Kim Jong-un's remarks in the document. "We have zero material and technological means" ASIAPRESS

The total and complete closure of the border is a manifestation of this vigilance on the part of the Kim Jong-un regime. It, in turn, set the stage for the disaster that followed.

The border closure virtually halted trade with China, which accounts for more than 95 percent of North Korea's foreign trade. Statistics from the General Administration of Customs, China's equivalent of a customs agency, show that in March 2020, North Korea's exports to China totaled $610,000 and imports $18.03 million, down 96.2 percent and 90.8 percent, respectively, from the same period a year earlier. Given the inclusion of quarantine-related medical and pharmaceutical items, trade was effectively cut off.

Statistics showing North Korea's trade with China. ASIAPRESS

The collapse in official trade soon exposed the depths of North Korea's fragile economy.

◆Inflation was extremely high, people couldn't even buy a needle

As the government closed the border, Chinese goods began to disappear from markets and stores. North Koreans, who relied on Chinese goods for most of their consumption, soon began to feel the shortages, causing prices to skyrocket.

On February 7, 2020, an ASIAPRESS reporting partner in Hyesan, Ryanggang Province, described the situation on the ground as follows.

"The number of vendors has halved. There is nothing to sell and prices are skyrocketing because there are no daily necessities coming from China.
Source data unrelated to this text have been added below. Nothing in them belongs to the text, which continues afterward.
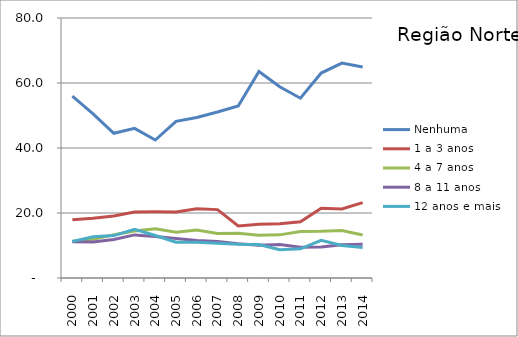
| Category | Nenhuma | 1 a 3 anos | 4 a 7 anos | 8 a 11 anos | 12 anos e mais |
|---|---|---|---|---|---|
| 2000.0 | 55.986 | 17.919 | 11.328 | 11.15 | 11.275 |
| 2001.0 | 50.488 | 18.408 | 11.881 | 11.051 | 12.719 |
| 2002.0 | 44.527 | 19.083 | 13.286 | 11.842 | 13.041 |
| 2003.0 | 46.028 | 20.305 | 14.431 | 13.264 | 14.986 |
| 2004.0 | 42.453 | 20.381 | 15.157 | 12.767 | 13.067 |
| 2005.0 | 48.199 | 20.322 | 14.074 | 12.179 | 11.02 |
| 2006.0 | 49.401 | 21.312 | 14.793 | 11.575 | 11.025 |
| 2007.0 | 51.074 | 21.043 | 13.726 | 11.25 | 10.672 |
| 2008.0 | 52.922 | 16.038 | 13.797 | 10.552 | 10.353 |
| 2009.0 | 63.525 | 16.523 | 13.157 | 10.1 | 10.298 |
| 2010.0 | 58.846 | 16.702 | 13.274 | 10.299 | 8.703 |
| 2011.0 | 55.323 | 17.307 | 14.318 | 9.463 | 8.964 |
| 2012.0 | 63.052 | 21.447 | 14.363 | 9.565 | 11.59 |
| 2013.0 | 66.116 | 21.247 | 14.587 | 10.216 | 10.008 |
| 2014.0 | 64.911 | 23.184 | 13.245 | 10.378 | 9.418 |

People don't even want to buy anything except food, so the market is deserted."

This was about a week after the border closure.

Kim Myeong-ok (54, female, pseudonym) who fled to the East Sea with her daughter Kang Kyu-lin, 23, pseudonym, in October 2023, recalls the situation in the town in central South Hamgyong Province where she lived at the time.

"When I went to the market, there were no goods at all. A watch battery cost 15,000 won and a watch battery that cost 1,000 won (before COVID) went up to 15,000 won."

1 dollar is about 17,000 North Korean won.

Kim Chung-yeol (33 years old, male, pseudonym), who escaped with his family by boat from Hwanghae Province to the West Sea in May 2023, described the situation this way.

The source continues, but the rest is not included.